■ **Data**:
==============================

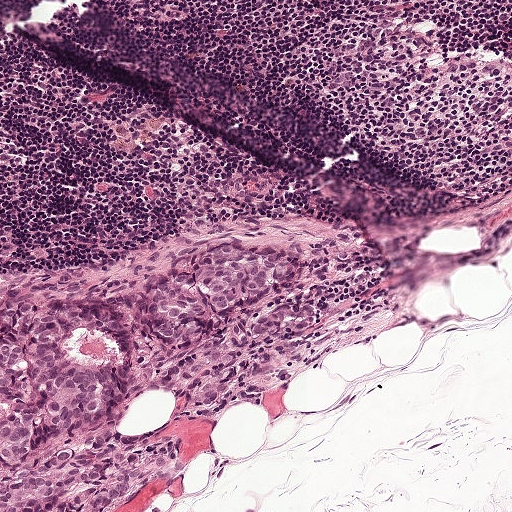
Lymph node section stained with H&E, from a whole-slide image of a breast-cancer sentinel node. Magnification about 10×, about 0.5 mm across the frame, about 0.97 µm per pixel.
Tumour region outline (a closed clockwise path, crop pixels): (218, 240), (294, 255), (319, 327), (252, 352), (201, 420), (169, 414), (163, 392), (121, 403), (114, 430), (174, 446), (181, 468), (113, 511), (0, 511), (0, 309), (70, 298), (112, 306), (135, 388), (168, 372), (181, 352), (154, 331), (146, 311), (159, 264).
The annotated tumour makes up about 20% of the crop.
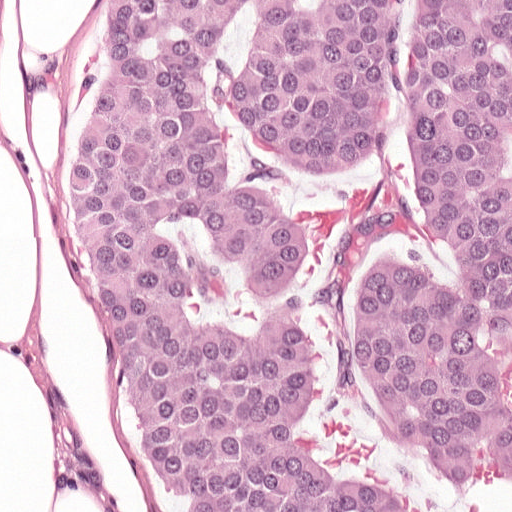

==============================

■ **Work instruction**: Word for word, retype the lines from the one with "Tumour region outline" through the final line of the data, both included. No pictures belong in the copy.

■ **Exercise output**:
Tumour region outline (a closed clockwise path, crop pixels): (218, 240), (294, 255), (319, 327), (252, 352), (201, 420), (169, 414), (163, 392), (121, 403), (114, 430), (174, 446), (181, 468), (113, 511), (0, 511), (0, 309), (70, 298), (112, 306), (135, 388), (168, 372), (181, 352), (154, 331), (146, 311), (159, 264).
The annotated tumour makes up about 20% of the crop.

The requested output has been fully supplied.